Le scarpe della sposa

Al pari dell’abito, le scarpe occupano un ruolo di primissimo piano.

Un ruolo piuttosto difficile, perché oltre ad essere belle, devono anche essere comode, ed oltre ad essere comode devono anche essere “approvate” dal galateo! Ecco qualche consiglio per scegliere bene e volare verso l’altare con passo sicuro.

  1. Calze sì o calze no. Prima ancora delle scarpe bisogna affrontare la questione dei collant che, secondo il Galateo, andrebbero indossati sempre a una cerimonia. Ma si può fare eccezione in due casi: se avete optato per un sandalo o per una decolleté spuntata; se la cerimonia è celebrata in piena estate. Perché essere a proprio agio nei prori panni vale forse più del galateo.
  2. Aperte o chiuse. La decolleté chiusa è la scelta più classica, ed anche quella “incriticabile”, perché adatta a qualsiasi stagione e a qualsiasi location. Una scarpa chiusa sul davanti, bianca e non troppo alta. Sandali e scarpe aperte sono però utilizzabili durante la bella stagione o per un matrimonio sulla spiaggia.
  3. Colore? Osare una scarpa colorata è possibile a patto che il colore scelto riprenda in qualche modo le tonalità utilizzate per il bouquet o per gli addobbi della cerimonia. Inoltre se azzardate il colore abbiate cura di scegliere una scarpa di una sola tonalità e piuttosto semplice.

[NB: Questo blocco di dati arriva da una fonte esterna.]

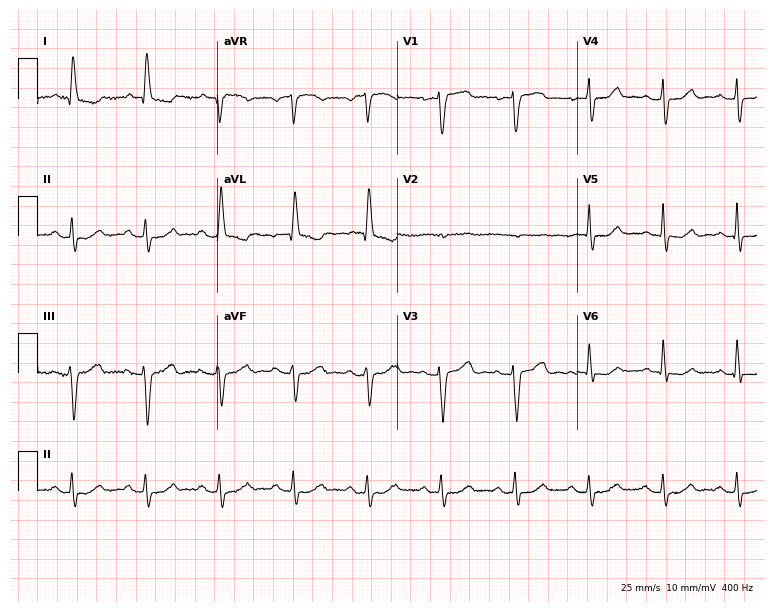
Resting 12-lead electrocardiogram (7.3-second recording at 400 Hz). Patient: an 83-year-old woman. Read as a normal ECG.

  4. Il terreno. Probabilmente non vi toccherà nessuno “sterrato”, ma se il rinfresco è all’aperto potrebbe toccarvi camminare sull’erba nella quale i tacchi… sprofondano! Perciò prima di scegliere la scarpa che fa per voi pensate bene alla location che vi ospiterà: magari potreste accantonare lo stiletto per un tacco più grosso o per una zeppa.

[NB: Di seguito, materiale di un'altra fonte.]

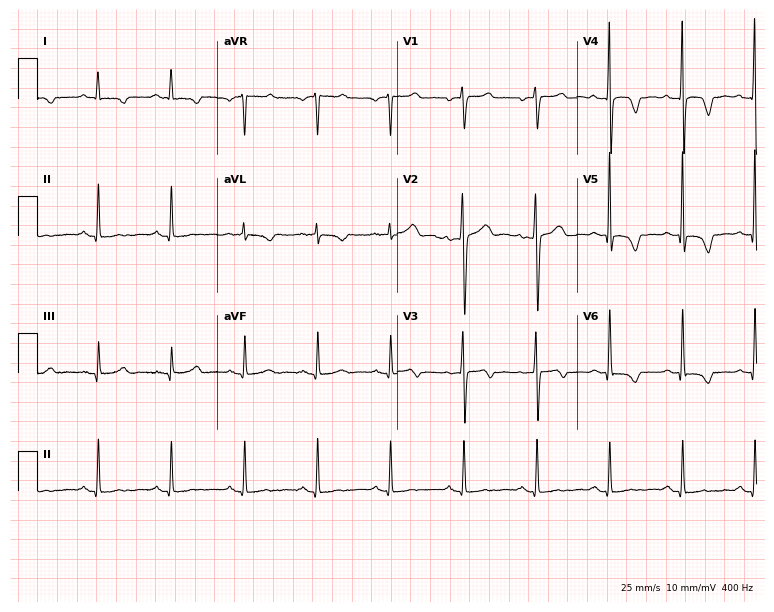
Electrocardiogram (7.3-second recording at 400 Hz), a 63-year-old female patient. Of the six screened findings (first-degree AV block, right bundle branch block (RBBB), left bundle branch block (LBBB), sinus bradycardia, atrial fibrillation (AF), sinus tachycardia), none is recorded.

  5. Novità: metallo (e gioiello). Una tendenza piuttosto nuova propone per il matrimonio un sandalo-gioiello o comunque una scarpa semplice ma di colore metallizzato. Per almeno due motivi: per dare un tocco prezioso all’outfit e per evitare il bianco, ma senza buttarsi necessariamente sul colore.
  6. I modelli. E infine una breve carrellata sui modelli possibili
    • Peep Toe, o Open Toe: è la scarpa classica ma aperta in punta. Molto di moda, ha un fascino discreto adatto alle più e alle meno giovani. Da portare solo nei periodi in cui si può evitare il collant.
    • Chanel: la grande stilista è la mente di un vecchio modello ancora usatissimo. Si tratta di una variante della decolleté con il tallone aperto, un cinturino attorno alla caviglia e solitamente la punta abbastanza pronunciata.
    • Plateau: perché il tacco serve ma il plateau può essere di aiuto! Per camminare meglio e più sicure visto che sarà una giornata impegnativa, il plateau rimane un’ottima soluzione.
    • Tacco gattino: è la scarpa che non va oltre i 5 centimetri, declinata nella versione da sposa. Per chi ha un marito non troppo alto, o non è troppo a suo agio sui tacchi.
    • Ballerine: a casi estremi… Considerate una ballerina da portarvi appresso come cambio per la sera, per danze sfrenate o per emergenze. Scegliete un modello semplice ma non troppo basico: non sarebbe all’altezza dell’occasione!